I can't think of a general formula that doesn't have summations in it.

Errata
2018-07-22, 02:32 PM
My formula was a lot simpler, and I'm pretty sure it's valid.

If you roll XdY dice, and the lowest value is Y, then every single one of those dice has to be a Y, so the odds are (1/Y)^X. Very simple.
For the lowest value to be Y-1, then every single dice has to be a Y-1 or a Y, so the odds are (2/Y)^X, minus the odds of the lowest being Y, which is a subset of the possible conditions in which they are all Y-1 or Y. So it's (2/Y)^X - (1/Y)^X, and so on.

I don't think you need to worry about factorials for this specific situation.

ETA: I see, you're trying not to calculate the odds of the lowest dice, but the Nth lowest dice. I don't follow the math on how to do that.

jayem
2018-07-22, 03:15 PM
My formula was a lot simpler, and I'm pretty sure it's valid.

If you roll XdY dice, and the lowest value is Y, then every single one of those dice has to be a Y, so the odds are (1/Y)^X. Very simple.
For the lowest value to be Y-1, then every single dice has to be a Y-1 or a Y, so the odds are (2/Y)^X, minus the odds of the lowest being Y, which is a subset of the possible conditions in which they are all Y-1 or Y. So it's (2/Y)^X - (1/Y)^X, and so on.

I don't think you need to worry about factorials for this specific situation.

ETA: I see, you're trying not to calculate the odds of the lowest dice, but the Mth lowest dice. I don't follow the math on how to do that.

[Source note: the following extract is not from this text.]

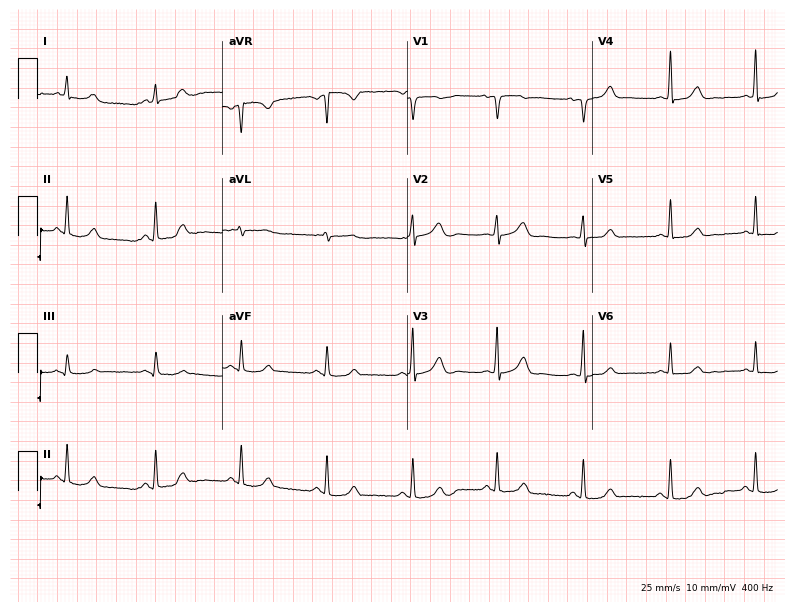
ECG (7.5-second recording at 400 Hz) — a 38-year-old female patient. Labelled as a normal ECG.

It's not so bad, based on your work (and I think I see where I went firstly wrong)
Each die has a probability X of being less than X (the die goes from 0-1), Our case is when M-1 die are less than X, so multiply them together. NB the Mth die is of course exactly X (which is where the dX comes from), this is my error.
Each die has a probability (1-X) of being more than X. Again There are N-M die in the situation.
We can then rearrange all the dice, in both groups, as in every other binomial case (hence the factorials), except when corrected it's actually a trinomial distribution with a single element in the middle block [for the discrete die case the middle block can also vary in the same 'game', so you need the double sum you had].

x^(m-1)*(1-x)^(n-m)*(n!)/(m-1!)/(n-m!) * (x+1)/2
Which seems much closer to the predicted 2/3rds for the 2dice drop 1 situation and giving about 3/4 for 3dice drop 2 [ETA which seems believable with Monte Carlo].

DavidSh
2018-07-23, 09:25 AM
Well, I went and looked up a few things. The term for values like the k-th smallest of a set of independent identically distributed random variables is order statistic. The Wikipedia article on Order Statistics gives the distribution for the k-th smallest of n random variables uniform over the unit interval [0,1] as Beta(k,n+1,k), and says that is has mean k/(n+1). Not too surprising. Then the expected value of taking n random uniform [0,1] variables, dropping the m smallest, and summing the rest, is the sum{k=m+1 to n} of k/(n+1), which I calculate to be (n+m+1)(n-m)/(2(n+1)).

(Even though the order statistics are not independent from one another, I can still calculate the mean of a sum as the sum of means. Means are nice that way.)

At least, this evaluates to 2/3 when n=2 and m=1, so it passes one sanity check.